That is the state that is being called for. A yogi sees that actually another way is also described much the same but that the forces of nature are acting upon forces of nature and that I do nothing at all. Now I'll give you a classical example. In fact one of my very favorite examples is this is the remarks of Christ in the Gospel of John. I am not the author of the words I say.

I do nothing on my own. I simply say what my father in heaven tells me to say. Now here is a perfect yogi who is completely clear that even the words he is using are not his own. So this therefore is the aim of the Karma Yoga, is really Nash Karma. So one can define it as I said literally it means actionlessness but it will be actor less action or action less action however we want to describe it.

I use several different ways of trying to describe it because it is rather difficult subtle idea because purely rationally to say seeing without the seer, acting without the actor, it sounds cute but it doesn't people they what the hell does that mean. But unless you sometimes experience it that can I be in such harmony with the cosmological forces that the action is being done. We have very great sages and mystic saying this actually. So I mentioned half is the other day. We have within Christianity of this female mystic from the 7th century.

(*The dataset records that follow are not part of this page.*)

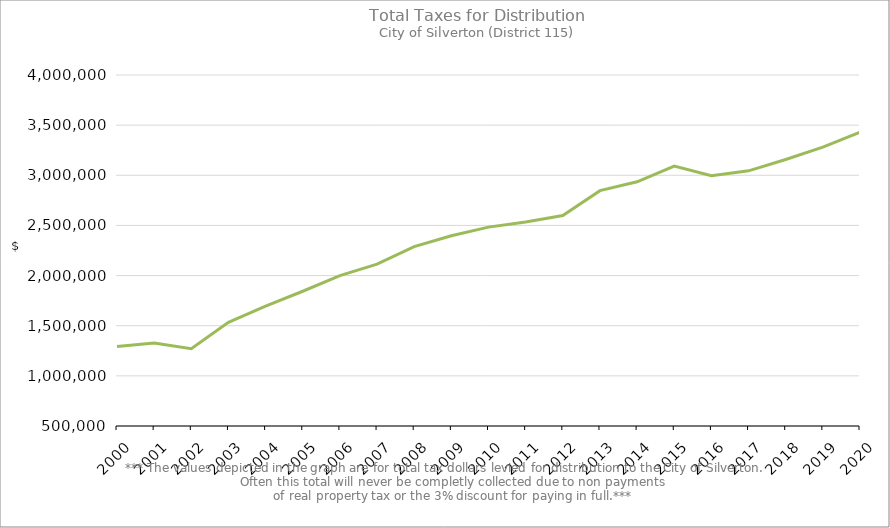
| Category | Series 0 |
|---|---|
| 2000.0 | 1293118.97 |
| 2001.0 | 1327400.84 |
| 2002.0 | 1271037.81 |
| 2003.0 | 1534167.14 |
| 2004.0 | 1695309.68 |
| 2005.0 | 1843627.61 |
| 2006.0 | 1999778.3 |
| 2007.0 | 2113208.77 |
| 2008.0 | 2288336.09 |
| 2009.0 | 2397251.4 |
| 2010.0 | 2483158.58 |
| 2011.0 | 2534815.33 |
| 2012.0 | 2598031.77 |
| 2013.0 | 2846760.55 |
| 2014.0 | 2934970.28 |
| 2015.0 | 3091539.8 |
| 2016.0 | 2996365.72 |
| 2017.0 | 3044474.21 |
| 2018.0 | 3157652.22 |
| 2019.0 | 3280436.54 |
| 2020.0 | 3428445.91 |
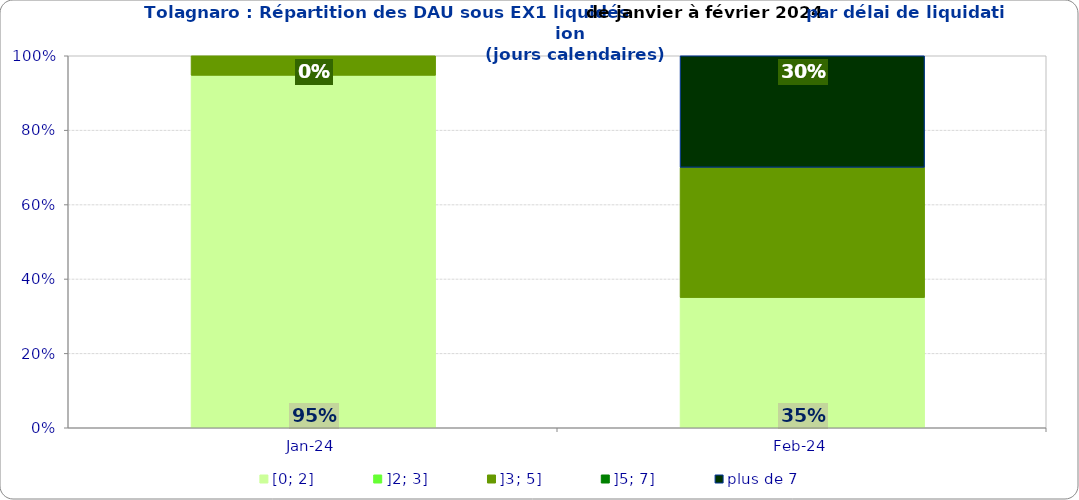
| Category | [0; 2] | ]2; 3] | ]3; 5] | ]5; 7] | plus de 7 |
|---|---|---|---|---|---|
| 2024-01-01 | 0.947 | 0 | 0.053 | 0 | 0 |
| 2024-02-01 | 0.35 | 0 | 0.35 | 0 | 0.3 |
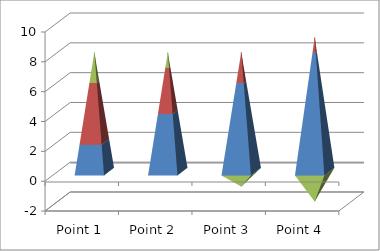
| Category | Series 1 | Series 2 | Series 3 |
|---|---|---|---|
| Point 1 | 2 | 4 | 2 |
| Point 2 | 4 | 3 | 1 |
| Point 3 | 6 | 2 | -1 |
| Point 4 | 8 | 1 | -2 |
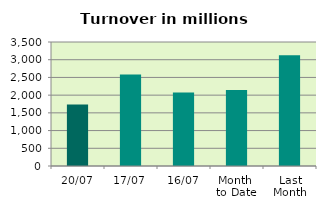
| Category | Series 0 |
|---|---|
| 20/07 | 1736.853 |
| 17/07 | 2581.673 |
| 16/07 | 2071.354 |
| Month 
to Date | 2143.285 |
| Last
Month | 3125.17 |
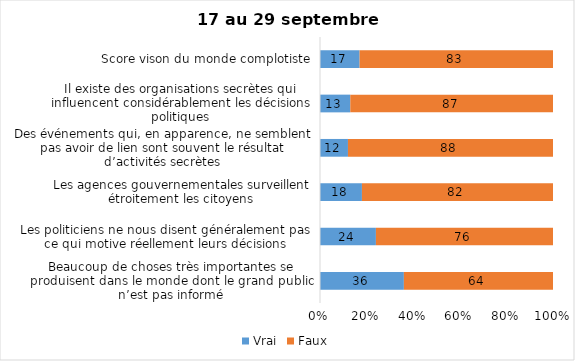
| Category | Vrai | Faux |
|---|---|---|
| Beaucoup de choses très importantes se produisent dans le monde dont le grand public n’est pas informé | 36 | 64 |
| Les politiciens ne nous disent généralement pas ce qui motive réellement leurs décisions | 24 | 76 |
| Les agences gouvernementales surveillent étroitement les citoyens | 18 | 82 |
| Des événements qui, en apparence, ne semblent pas avoir de lien sont souvent le résultat d’activités secrètes | 12 | 88 |
| Il existe des organisations secrètes qui influencent considérablement les décisions politiques | 13 | 87 |
| Score vison du monde complotiste | 17 | 83 |
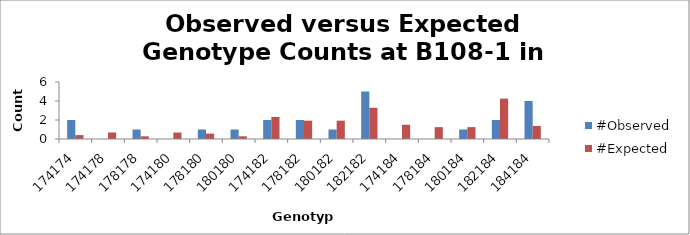
| Category | #Observed | #Expected |
|---|---|---|
| 174174.0 | 2 | 0.409 |
| 174178.0 | 0 | 0.682 |
| 178178.0 | 1 | 0.284 |
| 174180.0 | 0 | 0.682 |
| 178180.0 | 1 | 0.568 |
| 180180.0 | 1 | 0.284 |
| 174182.0 | 2 | 2.318 |
| 178182.0 | 2 | 1.932 |
| 180182.0 | 1 | 1.932 |
| 182182.0 | 5 | 3.284 |
| 174184.0 | 0 | 1.5 |
| 178184.0 | 0 | 1.25 |
| 180184.0 | 1 | 1.25 |
| 182184.0 | 2 | 4.25 |
| 184184.0 | 4 | 1.375 |
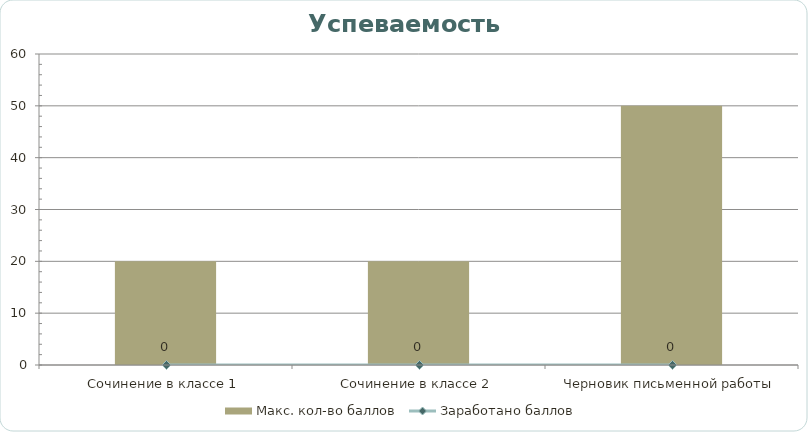
| Category | Макс. кол-во баллов |
|---|---|
| Сочинение в классе 1 | 20 |
| Сочинение в классе 2 | 20 |
| Черновик письменной работы | 50 |

Some of these names are keeping escaping me now. No I think she was in the 16th century. This is very much earlier than that. It will come to me later on. She also regards herself as an empty reed through which God can play his song.

This is very interesting expression. Hildegard. Hildegard. Hildegard. Hildegard.

Hildegard of Bingen. That's right. Thank you. We are just escaping the name. No actually if we look at the people who have actually experienced something not those who are theologians talking about this or that arguing.

Then you see that their descriptions are always trying to indicate sometimes we say as a sense of grace. That's another way of saying it. But it's not let me make this as a general statement. You can read any scripture. You would find this.

Without God it cannot be done without human beings it will not be done. Certainly in the Bhagavad Gita this is absolutely obvious Arjuna needs Krishna but Krishna also needs Arjuna in this battle. So both sides are needed. It's not that the human being can walk away. They are also needed.

But are they the initiator of the action or are they the instrument of the action. That is really the question. So therefore in order to encourage or to assist Nash Karmaya Krishna has many things to suggest. Very much emphasis on well the Sanskrit word is Karmatyag renouncing the attachment to the fruits of your action. This is repeated several times and even purely ordinary psychology will show you that if I am engaged in some action now and if I am thinking of oh whether it will succeed or it won't succeed already my attention then cannot be on the action.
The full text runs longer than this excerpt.